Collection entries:

-- Opening Marker --

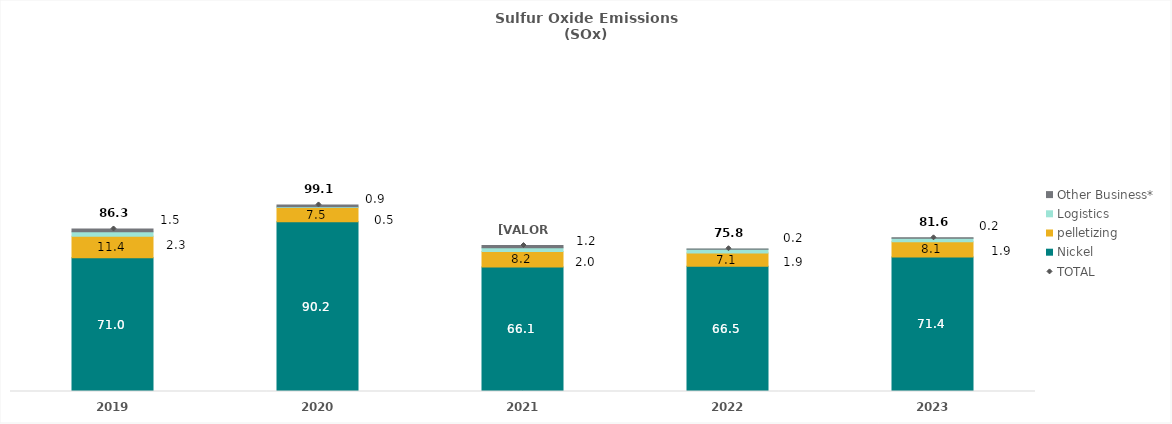
| Category | Nickel | pelletizing | Logistics | Other Business* |
|---|---|---|---|---|
| 2019.0 | 70.969 | 11.446 | 2.345 | 1.533 |
| 2020.0 | 90.199 | 7.489 | 0.466 | 0.914 |
| 2021.0 | 66.104 | 8.2 | 2.039 | 1.167 |
| 2022.0 | 66.5 | 7.1 | 1.906 | 0.2 |
| 2023.0 | 71.407 | 8.076 | 1.883 | 0.233 |
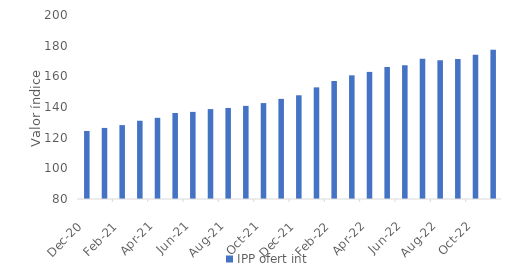
| Category | IPP ofert int |
|---|---|
| 2020-12-01 | 124.38 |
| 2021-01-01 | 126.36 |
| 2021-02-01 | 128.19 |
| 2021-03-01 | 131.04 |
| 2021-04-01 | 132.94 |
| 2021-05-01 | 136.1 |
| 2021-06-01 | 136.81 |
| 2021-07-01 | 138.63 |
| 2021-08-01 | 139.38 |
| 2021-09-01 | 140.73 |
| 2021-10-01 | 142.56 |
| 2021-11-01 | 145.3 |
| 2021-12-01 | 147.65 |
| 2022-01-01 | 152.8 |
| 2022-02-01 | 156.94 |
| 2022-03-01 | 160.65 |
| 2022-04-01 | 162.89 |
| 2022-05-01 | 166.16 |
| 2022-06-01 | 167.21 |
| 2022-07-01 | 171.4 |
| 2022-08-01 | 170.53 |
| 2022-09-01 | 171.26 |
| 2022-10-01 | 174.12 |
| 2022-11-01 | 177.36 |
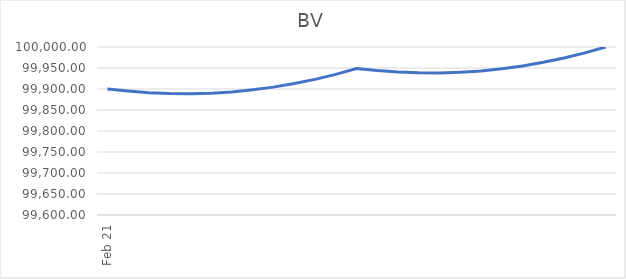
| Category | BV |
|---|---|
| 2021-02-01 | 99900.001 |
| 2021-03-01 | 99894.99 |
| 2021-04-01 | 99891.11 |
| 2021-05-01 | 99889.04 |
| 2021-06-01 | 99888.64 |
| 2021-07-01 | 99889.96 |
| 2021-08-01 | 99893.08 |
| 2021-09-01 | 99897.99 |
| 2021-10-01 | 99904.45 |
| 2021-11-01 | 99912.91 |
| 2021-12-01 | 99922.84 |
| 2022-01-01 | 99934.89 |
| 2022-02-01 | 99948.77 |
| 2022-03-01 | 99943.94 |
| 2022-04-01 | 99940.27 |
| 2022-05-01 | 99938.4 |
| 2022-06-01 | 99938.21 |
| 2022-07-01 | 99939.73 |
| 2022-08-01 | 99943.05 |
| 2022-09-01 | 99948.17 |
| 2022-10-01 | 99954.84 |
| 2022-11-01 | 99963.51 |
| 2022-12-01 | 99973.65 |
| 2023-01-01 | 99985.91 |
| 2023-02-01 | 100000 |

-- Closing Marker --

» **Instructions for the task**
Omit the pictures, then give every record back exactly as it stands.

» **Result of the exercise**
| Category | Nickel | pelletizing | Logistics | Other Business* |
|---|---|---|---|---|
| 2019.0 | 70.969 | 11.446 | 2.345 | 1.533 |
| 2020.0 | 90.199 | 7.489 | 0.466 | 0.914 |
| 2021.0 | 66.104 | 8.2 | 2.039 | 1.167 |
| 2022.0 | 66.5 | 7.1 | 1.906 | 0.2 |
| 2023.0 | 71.407 | 8.076 | 1.883 | 0.233 |
| Category | IPP ofert int |
|---|---|
| 2020-12-01 | 124.38 |
| 2021-01-01 | 126.36 |
| 2021-02-01 | 128.19 |
| 2021-03-01 | 131.04 |
| 2021-04-01 | 132.94 |
| 2021-05-01 | 136.1 |
| 2021-06-01 | 136.81 |
| 2021-07-01 | 138.63 |
| 2021-08-01 | 139.38 |
| 2021-09-01 | 140.73 |
| 2021-10-01 | 142.56 |
| 2021-11-01 | 145.3 |
| 2021-12-01 | 147.65 |
| 2022-01-01 | 152.8 |
| 2022-02-01 | 156.94 |
| 2022-03-01 | 160.65 |
| 2022-04-01 | 162.89 |
| 2022-05-01 | 166.16 |
| 2022-06-01 | 167.21 |
| 2022-07-01 | 171.4 |
| 2022-08-01 | 170.53 |
| 2022-09-01 | 171.26 |
| 2022-10-01 | 174.12 |
| 2022-11-01 | 177.36 |
| Category | BV |
|---|---|
| 2021-02-01 | 99900.001 |
| 2021-03-01 | 99894.99 |
| 2021-04-01 | 99891.11 |
| 2021-05-01 | 99889.04 |
| 2021-06-01 | 99888.64 |
| 2021-07-01 | 99889.96 |
| 2021-08-01 | 99893.08 |
| 2021-09-01 | 99897.99 |
| 2021-10-01 | 99904.45 |
| 2021-11-01 | 99912.91 |
| 2021-12-01 | 99922.84 |
| 2022-01-01 | 99934.89 |
| 2022-02-01 | 99948.77 |
| 2022-03-01 | 99943.94 |
| 2022-04-01 | 99940.27 |
| 2022-05-01 | 99938.4 |
| 2022-06-01 | 99938.21 |
| 2022-07-01 | 99939.73 |
| 2022-08-01 | 99943.05 |
| 2022-09-01 | 99948.17 |
| 2022-10-01 | 99954.84 |
| 2022-11-01 | 99963.51 |
| 2022-12-01 | 99973.65 |
| 2023-01-01 | 99985.91 |
| 2023-02-01 | 100000 |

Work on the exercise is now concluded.